# My Balloon Molly finally had her babies today! As always I provide PICTURES!



## crazyfishlady (Nov 4, 2007)

Yes, I know a Balloon Molly is just a deformed molly and many fish keepers are against keeping and or breeding deformed fish. Well, I didn't know it was a deformed fish at the time of purchase. Anywho, she had her babies and here's some pics:


----------



## crazyfishlady (Nov 4, 2007)

End result: about 30 fry! Surprisingly she didn't try to eat any of them.


----------



## Shaggy (Apr 29, 2005)

Nice. They look great.


----------



## emc7 (Jul 23, 2005)

Wow, you are really lucky she lived. People like how they look, but they do have a higher mortality rate. Breeding the ones who live should, over the long term, make future generations less fragile.


----------



## crazyfishlady (Nov 4, 2007)

Oh really? I didn't know that. This is actually her third batch.


----------



## Kurtfr0 (Nov 2, 2008)

nice! baby fishes are funnn. Ballon mollys are sorta popular too.


----------



## Guest (Apr 2, 2009)

wow! nice goin CFL! congrats!


----------



## aquatico (Mar 5, 2009)

Congrats they look great!  I had my first successful fry a few weeks ago. They are cute I can't wait till I can take them out of the breeder net!


----------



## Dragonbeards (Dec 14, 2008)

Congrats on the fry! They are so cute, and you got 30 of them? Wow.


----------



## rskb3467 (Mar 29, 2009)

Congrats! really neat pics of the birth!! I hope I can see my guppies and my platy have their fry!!!


----------



## fish bubbles (Mar 17, 2009)

ok , im new to this site. but i am not seeing any pictures that you said are posted. what am i missing?


----------



## crazyfishlady (Nov 4, 2007)

Really? That's strange.
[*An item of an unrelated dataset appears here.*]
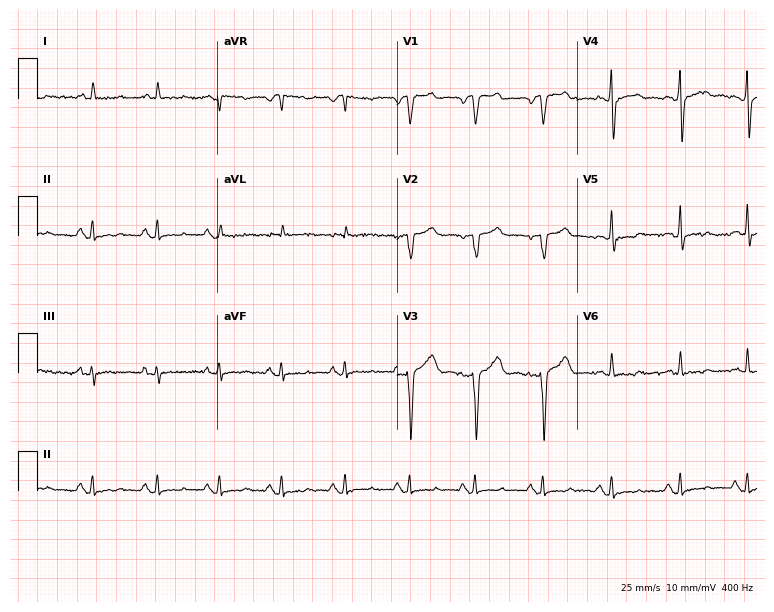
Standard 12-lead ECG recorded from a 68-year-old male. Read as a normal ECG.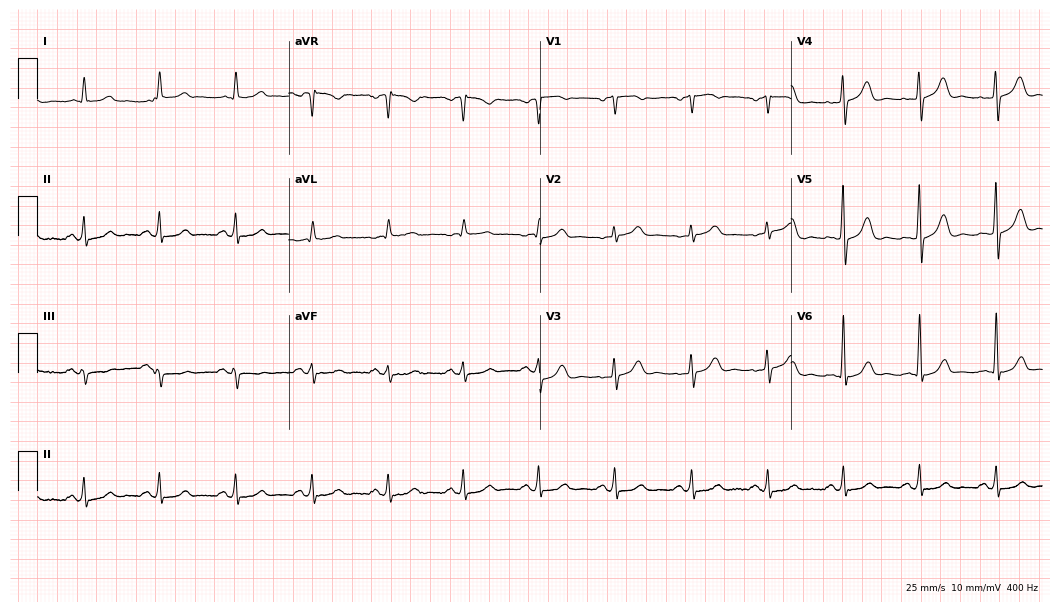
12-lead ECG from a male, 64 years old. Recorded interpretation: within normal limits.

You can try holding down ctrl + alt and then click the refresh button. Tell me if you see anything then.


----------



## fish bubbles (Mar 17, 2009)

the only picture i see is your avatar


----------



## crazyfishlady (Nov 4, 2007)

What are you using? Firefox, Internet Explorer, AOL,...?


----------



## Guest (Apr 3, 2009)

works fine for me......


----------



## fish bubbles (Mar 17, 2009)

im using internet explorer


----------



## smark (Dec 2, 2008)

Those are great looking pictures you captured. Congrats.


----------



## SunshinePlaty (Mar 14, 2009)

Aw, congrats. They're so cute! My friend's molly had babies a little while ago. I was surprised that ballon mollies don't try to eat the fry like other fish do.


----------



## elvis332 (Dec 29, 2007)

wow there big and colorful


----------



## fish bubbles (Mar 17, 2009)

i tried viewing this thread here at home this time, i can see them. that is awesome!!!


----------